Share via


Stop-Service

Hiermee stopt u een of meer actieve services.

Syntax

Stop-Service
    [-Force]
    [-NoWait]
    [-InputObject] <ServiceController[]>
    [-PassThru]
    [-Include <String[]>]
    [-Exclude <String[]>]
    [-WhatIf]
    [-Confirm]
    [<CommonParameters>]
Stop-Service
    [-Force]
    [-NoWait]
    [-Name] <String[]>
    [-PassThru]
    [-Include <String[]>]
    [-Exclude <String[]>]
    [-WhatIf]
    [-Confirm]
    [<CommonParameters>]
Stop-Service
    [-Force]
    [-NoWait]
    [-PassThru]
    -DisplayName <String[]>
    [-Include <String[]>]
    [-Exclude <String[]>]
    [-WhatIf]
    [-Confirm]
    [<CommonParameters>]

Description

Deze cmdlet is alleen beschikbaar op het Windows-platform.

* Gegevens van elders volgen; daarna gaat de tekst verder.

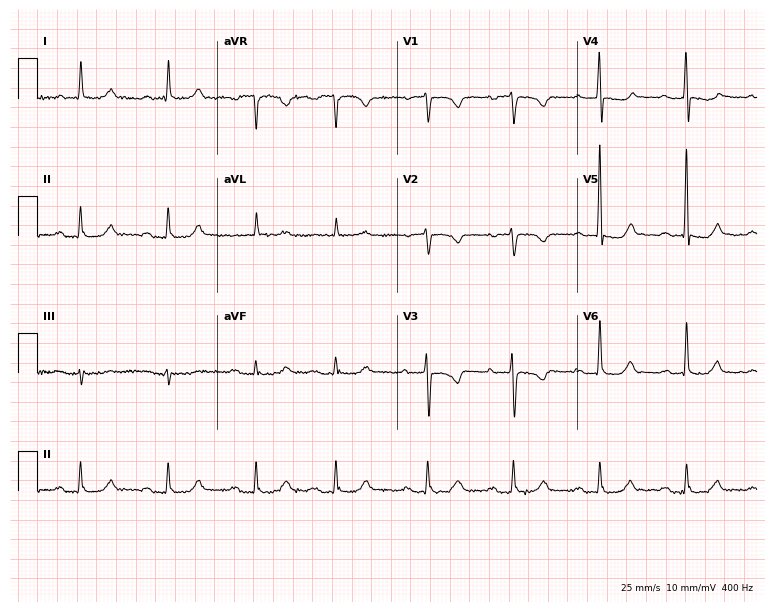
Standard 12-lead ECG recorded from a female patient, 73 years old. Read as a normal ECG.

De Stop-Service cmdlet verzendt een stopbericht naar de Windows-servicecontroller voor elk van de opgegeven services. U kunt de services opgeven op basis van hun servicenamen of weergavenamen, of u kunt de parameter InputObject gebruiken om een serviceobject door te geven dat de service vertegenwoordigt die u wilt stoppen.

Voorbeelden

Voorbeeld 1: Een service stoppen op de lokale computer

PS C:\> Stop-Service -Name "sysmonlog"

Met deze opdracht stopt u de service Prestatielogboeken en -waarschuwingen (SysmonLog) op de lokale computer.

Voorbeeld 2: Een service stoppen met behulp van de weergavenaam

PS C:\> Get-Service -DisplayName "telnet" | Stop-Service

Met deze opdracht stopt u de Telnet-service op de lokale computer. De opdracht gebruikt Get-Service om een object op te halen dat de Telnet-service vertegenwoordigt. De pijplijnoperator (|) geeft het object door aan Stop-Service, waardoor de service wordt gestopt.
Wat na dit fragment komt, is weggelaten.